I first learned of reproducible research around 1997 or so, in the WaveLab documentation. The idea is that all your results should be easily reproduced by somebody (including yourself six months down the road) with no ambiguity, missed steps, or various fudges. At the time it seemed like such an obvious thing to do, that I wondered why it wasn’t a universal approach. Trying to apply the ideas with the mediocre tools available at the time showed me why it wasn’t, but I always thought the objective was noble.
Fast forward (what feels like a million technological years) to when I first heard about knitr; I think it was about 2013. knitr is a package for use with R, and integrates beautifully with RStudio. It allows for weaving together text, R code, and the results of R calculations into one document. I eagerly installed it and started to use it productively, with very little pain. I have been an enthusiastic, and I thought relatively knowledgeable, user ever since. I was wrong about the latter.
The book under review, written by the creator of the knitr package, is a gold mine of ideas: things I had no idea knitr could do (integrate with different languages like python), and tricks to get around some of the awkward things I needed to do (moving all the code to an appendix for tech-fearful readers). It also explains all the guts of the system, and is especially informative about how knitr can cache results of time intensive calculations, so that they do not have to be rerun each time you compile the document if the precedents have not changed.

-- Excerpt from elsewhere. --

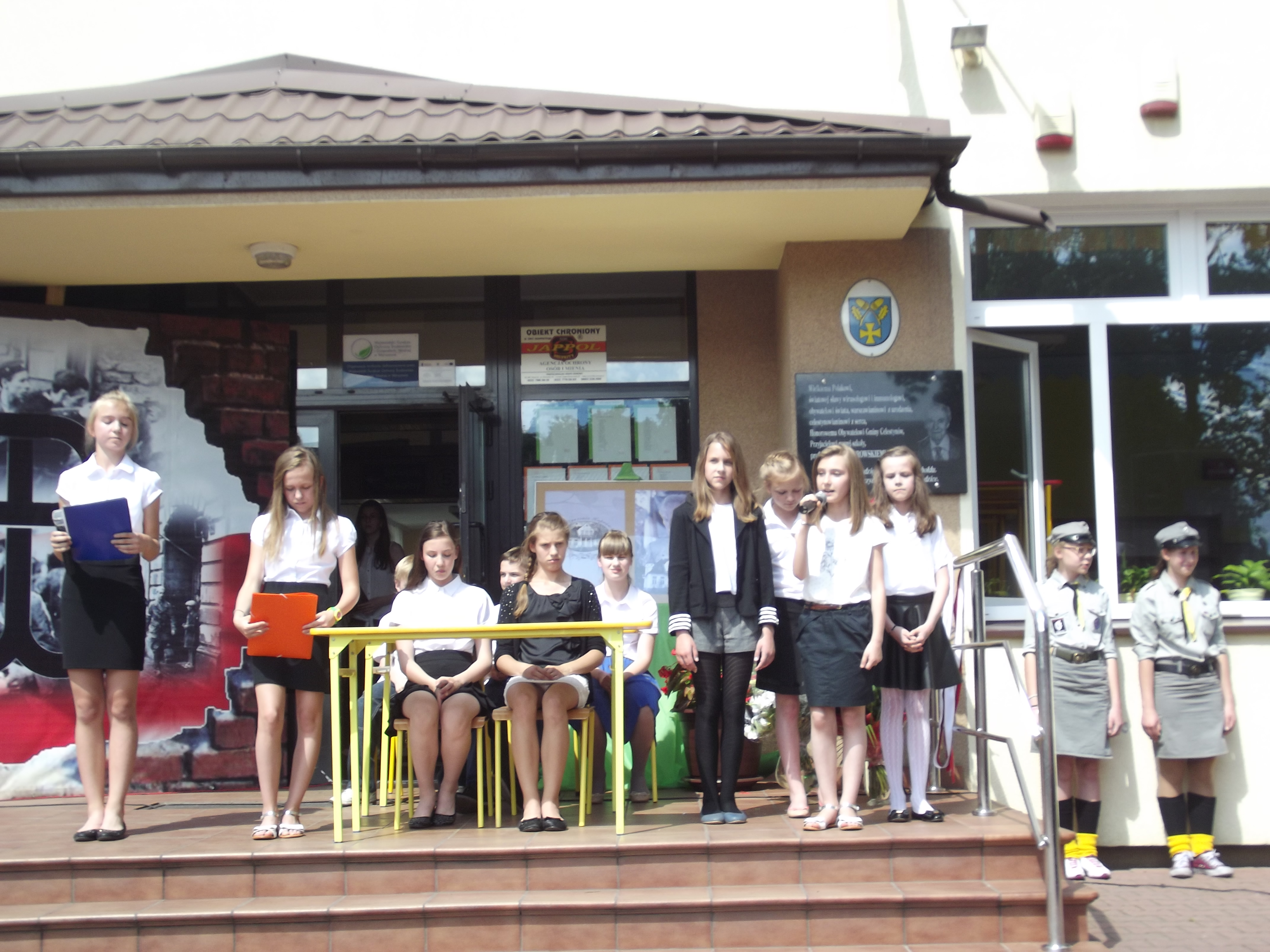 Występ uczniów podczas uroczystości upamiętniających profesora Hilarego Koprowskiego przed szkołą w Celestynowie

The book is well written, but some details are a little complex, so it is best to read the book in front of the computer so you can try things out. The main problem with this book, like all technology books, is that it is already a little outdated — you can can get more updated documentation on the web. On the other hand, it is hard to find things you don’t know to look for on the web, so having this book is very useful for showing what you can do, that you didn’t even know to look for.
In an industrial context the data you are analyzing is frequently badly messed up, requiring repeatedly obtaining new versions of the data and updating the results. In this scenario, knitr has proved hugely useful, allowing for updating reports with one push of a button. Some of the techniques in the book will make this process even more sophisticated (e.g., change a parameter and get slides as an output rather than a document). I am looking forward to implementing them in my workflow, with this book as my guide.
Peter Rabinovitch is a Senior Performance Engineer at Akamai, and as been doing data science since long before “data science” was a thing. knitr has saved his butt many times.